Every line below from the one containing "Carol Nakamura" through the one containing "Openluchtmuseum Orvelte" must be transcribed exactly. Omit all lines outside that stretch.
*** Opening Entries supplied ***
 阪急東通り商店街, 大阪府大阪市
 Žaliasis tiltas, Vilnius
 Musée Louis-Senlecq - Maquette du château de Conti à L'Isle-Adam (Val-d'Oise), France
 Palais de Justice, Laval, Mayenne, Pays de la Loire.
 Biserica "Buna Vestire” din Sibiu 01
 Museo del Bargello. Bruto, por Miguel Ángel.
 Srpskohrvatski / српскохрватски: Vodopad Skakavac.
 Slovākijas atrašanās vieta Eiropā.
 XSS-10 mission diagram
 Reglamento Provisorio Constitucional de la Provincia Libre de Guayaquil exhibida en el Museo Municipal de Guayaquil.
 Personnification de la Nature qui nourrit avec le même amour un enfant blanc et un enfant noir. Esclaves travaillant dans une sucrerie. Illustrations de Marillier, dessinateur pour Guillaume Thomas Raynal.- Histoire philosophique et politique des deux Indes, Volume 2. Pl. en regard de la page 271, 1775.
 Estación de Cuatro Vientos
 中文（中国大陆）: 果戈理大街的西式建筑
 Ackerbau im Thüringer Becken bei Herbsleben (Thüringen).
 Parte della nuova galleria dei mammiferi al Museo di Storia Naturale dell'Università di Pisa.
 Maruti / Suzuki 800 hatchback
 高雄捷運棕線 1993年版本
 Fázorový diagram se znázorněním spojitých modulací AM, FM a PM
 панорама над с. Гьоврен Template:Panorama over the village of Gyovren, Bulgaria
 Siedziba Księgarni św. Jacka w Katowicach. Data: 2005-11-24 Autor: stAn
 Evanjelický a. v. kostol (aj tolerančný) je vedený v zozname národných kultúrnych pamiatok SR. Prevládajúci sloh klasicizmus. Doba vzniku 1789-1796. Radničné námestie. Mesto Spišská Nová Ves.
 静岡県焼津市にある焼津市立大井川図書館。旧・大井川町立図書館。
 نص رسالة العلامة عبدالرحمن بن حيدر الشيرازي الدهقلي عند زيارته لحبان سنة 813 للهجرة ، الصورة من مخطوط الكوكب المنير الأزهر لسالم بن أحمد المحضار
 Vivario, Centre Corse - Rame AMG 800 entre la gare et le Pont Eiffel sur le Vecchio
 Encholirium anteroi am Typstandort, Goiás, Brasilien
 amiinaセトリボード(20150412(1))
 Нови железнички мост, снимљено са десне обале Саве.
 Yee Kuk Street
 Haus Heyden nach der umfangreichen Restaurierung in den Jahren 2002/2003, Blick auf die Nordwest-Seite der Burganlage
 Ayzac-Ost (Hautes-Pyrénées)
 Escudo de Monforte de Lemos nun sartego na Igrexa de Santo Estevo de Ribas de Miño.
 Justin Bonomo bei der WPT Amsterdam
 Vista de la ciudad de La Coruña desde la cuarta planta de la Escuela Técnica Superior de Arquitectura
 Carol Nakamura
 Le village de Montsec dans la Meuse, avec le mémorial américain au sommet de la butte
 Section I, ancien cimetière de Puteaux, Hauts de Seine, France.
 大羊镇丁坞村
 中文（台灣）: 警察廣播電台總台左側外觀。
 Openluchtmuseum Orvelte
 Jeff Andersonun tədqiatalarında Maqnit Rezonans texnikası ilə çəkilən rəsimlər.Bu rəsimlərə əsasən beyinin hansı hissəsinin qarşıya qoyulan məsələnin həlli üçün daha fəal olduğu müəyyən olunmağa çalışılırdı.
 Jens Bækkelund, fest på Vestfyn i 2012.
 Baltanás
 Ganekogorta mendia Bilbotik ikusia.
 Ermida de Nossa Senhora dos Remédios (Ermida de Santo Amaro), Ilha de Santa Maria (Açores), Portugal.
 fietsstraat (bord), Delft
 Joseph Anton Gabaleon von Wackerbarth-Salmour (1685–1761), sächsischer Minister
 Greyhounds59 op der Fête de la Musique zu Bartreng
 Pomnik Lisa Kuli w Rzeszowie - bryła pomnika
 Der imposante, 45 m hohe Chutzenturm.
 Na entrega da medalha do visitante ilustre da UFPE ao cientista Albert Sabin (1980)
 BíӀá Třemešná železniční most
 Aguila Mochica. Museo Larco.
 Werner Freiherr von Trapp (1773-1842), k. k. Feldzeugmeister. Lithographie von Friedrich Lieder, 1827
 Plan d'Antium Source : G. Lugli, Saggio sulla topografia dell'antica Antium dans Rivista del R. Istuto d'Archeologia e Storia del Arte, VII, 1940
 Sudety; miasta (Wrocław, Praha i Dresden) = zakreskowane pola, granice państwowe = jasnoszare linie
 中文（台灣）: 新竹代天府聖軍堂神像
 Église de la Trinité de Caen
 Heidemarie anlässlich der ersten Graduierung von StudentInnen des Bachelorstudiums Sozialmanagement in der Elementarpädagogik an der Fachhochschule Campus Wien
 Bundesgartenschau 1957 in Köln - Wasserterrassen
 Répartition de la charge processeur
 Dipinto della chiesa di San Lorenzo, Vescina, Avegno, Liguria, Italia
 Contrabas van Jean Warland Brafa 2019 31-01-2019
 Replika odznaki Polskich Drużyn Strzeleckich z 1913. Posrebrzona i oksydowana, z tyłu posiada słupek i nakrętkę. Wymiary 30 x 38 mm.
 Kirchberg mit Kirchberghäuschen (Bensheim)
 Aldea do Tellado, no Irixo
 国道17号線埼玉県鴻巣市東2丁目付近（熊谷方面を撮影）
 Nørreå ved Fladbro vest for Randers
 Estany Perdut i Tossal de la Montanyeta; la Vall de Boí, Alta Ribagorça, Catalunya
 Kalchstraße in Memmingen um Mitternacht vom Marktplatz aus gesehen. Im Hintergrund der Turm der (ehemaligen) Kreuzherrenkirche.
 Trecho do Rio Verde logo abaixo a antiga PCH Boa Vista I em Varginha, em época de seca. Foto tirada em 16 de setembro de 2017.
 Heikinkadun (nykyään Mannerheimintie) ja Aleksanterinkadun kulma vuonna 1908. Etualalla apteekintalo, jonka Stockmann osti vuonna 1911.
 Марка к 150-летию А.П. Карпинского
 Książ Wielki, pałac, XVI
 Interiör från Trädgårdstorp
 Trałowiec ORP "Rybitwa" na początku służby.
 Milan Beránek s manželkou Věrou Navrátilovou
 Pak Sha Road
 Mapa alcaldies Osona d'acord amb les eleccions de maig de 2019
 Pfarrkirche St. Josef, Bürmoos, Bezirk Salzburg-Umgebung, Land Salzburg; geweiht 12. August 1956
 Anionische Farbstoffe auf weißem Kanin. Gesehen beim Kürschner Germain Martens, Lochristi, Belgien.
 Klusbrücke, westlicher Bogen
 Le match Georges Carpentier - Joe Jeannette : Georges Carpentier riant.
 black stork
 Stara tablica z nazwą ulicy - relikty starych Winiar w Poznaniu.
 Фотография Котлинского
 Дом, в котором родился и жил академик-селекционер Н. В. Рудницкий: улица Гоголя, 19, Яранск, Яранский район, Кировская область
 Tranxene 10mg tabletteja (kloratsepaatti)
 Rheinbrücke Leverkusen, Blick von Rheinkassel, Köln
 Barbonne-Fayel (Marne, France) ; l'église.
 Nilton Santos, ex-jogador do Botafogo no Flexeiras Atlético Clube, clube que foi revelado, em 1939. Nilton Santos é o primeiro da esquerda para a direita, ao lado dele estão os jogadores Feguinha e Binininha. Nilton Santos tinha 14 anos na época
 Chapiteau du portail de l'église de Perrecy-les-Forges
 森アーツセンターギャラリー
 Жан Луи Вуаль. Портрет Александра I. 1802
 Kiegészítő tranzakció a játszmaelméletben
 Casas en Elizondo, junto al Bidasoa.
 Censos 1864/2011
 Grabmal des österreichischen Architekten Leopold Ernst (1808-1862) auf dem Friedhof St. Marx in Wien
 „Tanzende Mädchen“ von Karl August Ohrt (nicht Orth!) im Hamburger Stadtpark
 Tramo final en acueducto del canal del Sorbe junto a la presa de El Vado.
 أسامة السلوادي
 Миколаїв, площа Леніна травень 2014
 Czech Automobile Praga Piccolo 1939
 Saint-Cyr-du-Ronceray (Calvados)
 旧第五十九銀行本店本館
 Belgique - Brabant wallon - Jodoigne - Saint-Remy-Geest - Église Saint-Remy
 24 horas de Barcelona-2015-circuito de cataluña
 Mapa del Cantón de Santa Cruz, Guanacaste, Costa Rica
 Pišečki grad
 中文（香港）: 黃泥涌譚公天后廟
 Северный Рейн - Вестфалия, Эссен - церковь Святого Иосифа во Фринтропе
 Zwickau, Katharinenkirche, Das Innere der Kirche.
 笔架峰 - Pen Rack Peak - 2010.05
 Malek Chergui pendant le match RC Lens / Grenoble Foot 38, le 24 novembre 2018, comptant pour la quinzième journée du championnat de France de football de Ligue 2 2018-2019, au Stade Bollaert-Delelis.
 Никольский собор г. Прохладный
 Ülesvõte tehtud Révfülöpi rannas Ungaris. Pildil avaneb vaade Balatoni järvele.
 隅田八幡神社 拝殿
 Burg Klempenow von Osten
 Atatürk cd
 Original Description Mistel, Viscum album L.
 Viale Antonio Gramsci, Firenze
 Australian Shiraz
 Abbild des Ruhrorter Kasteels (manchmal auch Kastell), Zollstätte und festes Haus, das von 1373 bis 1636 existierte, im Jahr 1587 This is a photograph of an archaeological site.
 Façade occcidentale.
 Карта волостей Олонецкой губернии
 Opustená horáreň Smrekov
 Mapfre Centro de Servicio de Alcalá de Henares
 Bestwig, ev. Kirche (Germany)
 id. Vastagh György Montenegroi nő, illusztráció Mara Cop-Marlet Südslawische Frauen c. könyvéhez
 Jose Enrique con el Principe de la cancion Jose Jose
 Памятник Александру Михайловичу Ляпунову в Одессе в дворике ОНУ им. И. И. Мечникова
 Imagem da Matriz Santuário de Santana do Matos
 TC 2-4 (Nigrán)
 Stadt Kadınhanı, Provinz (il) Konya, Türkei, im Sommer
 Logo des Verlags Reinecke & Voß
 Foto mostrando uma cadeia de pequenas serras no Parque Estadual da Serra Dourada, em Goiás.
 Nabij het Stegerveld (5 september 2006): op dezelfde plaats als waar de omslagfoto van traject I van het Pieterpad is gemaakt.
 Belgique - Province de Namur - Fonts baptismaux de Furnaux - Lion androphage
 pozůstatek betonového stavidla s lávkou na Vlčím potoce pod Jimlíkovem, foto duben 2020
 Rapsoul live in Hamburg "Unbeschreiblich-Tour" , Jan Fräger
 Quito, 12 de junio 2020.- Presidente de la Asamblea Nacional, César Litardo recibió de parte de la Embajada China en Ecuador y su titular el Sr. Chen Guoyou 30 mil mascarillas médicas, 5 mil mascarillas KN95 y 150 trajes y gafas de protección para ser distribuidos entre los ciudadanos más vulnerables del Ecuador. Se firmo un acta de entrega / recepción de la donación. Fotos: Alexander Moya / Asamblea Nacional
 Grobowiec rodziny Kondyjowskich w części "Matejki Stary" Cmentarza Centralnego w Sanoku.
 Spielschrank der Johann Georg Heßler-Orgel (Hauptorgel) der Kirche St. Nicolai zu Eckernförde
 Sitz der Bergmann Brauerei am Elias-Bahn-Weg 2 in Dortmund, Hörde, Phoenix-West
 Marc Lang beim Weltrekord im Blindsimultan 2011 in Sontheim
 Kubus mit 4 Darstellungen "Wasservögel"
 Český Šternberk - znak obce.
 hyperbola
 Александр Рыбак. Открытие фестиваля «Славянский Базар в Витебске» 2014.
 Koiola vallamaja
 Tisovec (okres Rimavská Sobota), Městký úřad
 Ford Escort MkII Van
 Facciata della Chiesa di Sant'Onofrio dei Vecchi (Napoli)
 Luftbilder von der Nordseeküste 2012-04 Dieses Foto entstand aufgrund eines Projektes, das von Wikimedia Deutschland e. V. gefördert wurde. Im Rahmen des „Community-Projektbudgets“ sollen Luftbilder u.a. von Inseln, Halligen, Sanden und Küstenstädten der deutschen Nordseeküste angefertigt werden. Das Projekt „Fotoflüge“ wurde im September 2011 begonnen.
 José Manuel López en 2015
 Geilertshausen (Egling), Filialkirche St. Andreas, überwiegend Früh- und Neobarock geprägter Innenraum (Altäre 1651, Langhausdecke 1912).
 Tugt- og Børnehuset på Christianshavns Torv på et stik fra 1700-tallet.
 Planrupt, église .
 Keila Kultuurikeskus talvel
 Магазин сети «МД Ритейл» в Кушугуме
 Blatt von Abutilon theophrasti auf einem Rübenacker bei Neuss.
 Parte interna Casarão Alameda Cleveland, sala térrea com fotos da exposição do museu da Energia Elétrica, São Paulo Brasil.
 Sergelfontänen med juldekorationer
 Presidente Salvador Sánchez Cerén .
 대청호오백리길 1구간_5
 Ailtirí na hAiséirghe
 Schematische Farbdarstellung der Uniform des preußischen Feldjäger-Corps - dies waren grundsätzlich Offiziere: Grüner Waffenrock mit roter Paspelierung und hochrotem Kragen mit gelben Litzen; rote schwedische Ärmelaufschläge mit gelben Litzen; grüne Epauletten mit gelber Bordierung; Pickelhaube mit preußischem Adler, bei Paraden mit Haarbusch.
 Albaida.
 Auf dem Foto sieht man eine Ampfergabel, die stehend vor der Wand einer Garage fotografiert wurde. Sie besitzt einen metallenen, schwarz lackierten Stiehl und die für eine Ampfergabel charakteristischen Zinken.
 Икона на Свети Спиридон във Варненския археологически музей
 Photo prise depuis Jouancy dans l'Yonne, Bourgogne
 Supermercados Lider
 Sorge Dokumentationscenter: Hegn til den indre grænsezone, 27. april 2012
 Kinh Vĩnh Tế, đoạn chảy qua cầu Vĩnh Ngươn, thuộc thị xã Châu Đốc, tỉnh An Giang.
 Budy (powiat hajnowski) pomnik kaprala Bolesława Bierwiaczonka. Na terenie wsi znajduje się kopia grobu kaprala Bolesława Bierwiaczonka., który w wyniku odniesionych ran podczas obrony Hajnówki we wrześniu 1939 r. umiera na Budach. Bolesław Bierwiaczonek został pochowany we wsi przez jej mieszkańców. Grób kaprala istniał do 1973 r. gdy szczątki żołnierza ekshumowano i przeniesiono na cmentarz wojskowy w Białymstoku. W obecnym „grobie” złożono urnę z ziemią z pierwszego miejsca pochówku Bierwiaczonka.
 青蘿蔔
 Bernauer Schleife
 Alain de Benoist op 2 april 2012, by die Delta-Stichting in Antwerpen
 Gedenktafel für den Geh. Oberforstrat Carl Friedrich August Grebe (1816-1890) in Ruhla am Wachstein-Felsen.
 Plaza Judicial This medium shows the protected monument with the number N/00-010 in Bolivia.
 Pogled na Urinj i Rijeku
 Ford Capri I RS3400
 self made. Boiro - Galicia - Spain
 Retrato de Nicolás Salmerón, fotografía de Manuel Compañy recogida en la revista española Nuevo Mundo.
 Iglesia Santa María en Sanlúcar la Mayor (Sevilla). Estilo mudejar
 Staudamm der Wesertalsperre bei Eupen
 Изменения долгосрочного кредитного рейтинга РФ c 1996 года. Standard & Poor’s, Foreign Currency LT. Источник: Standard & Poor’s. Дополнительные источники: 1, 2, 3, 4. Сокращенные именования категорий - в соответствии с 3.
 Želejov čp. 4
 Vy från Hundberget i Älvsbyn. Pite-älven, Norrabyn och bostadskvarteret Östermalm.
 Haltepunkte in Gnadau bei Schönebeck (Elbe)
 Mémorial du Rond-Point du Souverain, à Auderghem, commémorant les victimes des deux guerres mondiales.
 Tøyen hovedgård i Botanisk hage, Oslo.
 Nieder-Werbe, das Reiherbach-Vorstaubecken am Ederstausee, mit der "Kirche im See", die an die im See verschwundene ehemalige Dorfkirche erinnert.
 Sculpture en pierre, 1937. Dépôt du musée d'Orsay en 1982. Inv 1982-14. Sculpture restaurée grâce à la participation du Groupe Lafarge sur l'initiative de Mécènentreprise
*** Closing Entries supplied ***
◆ **Written answer**
 Carol Nakamura
 Le village de Montsec dans la Meuse, avec le mémorial américain au sommet de la butte
 Section I, ancien cimetière de Puteaux, Hauts de Seine, France.
 大羊镇丁坞村
 中文（台灣）: 警察廣播電台總台左側外觀。
 Openluchtmuseum Orvelte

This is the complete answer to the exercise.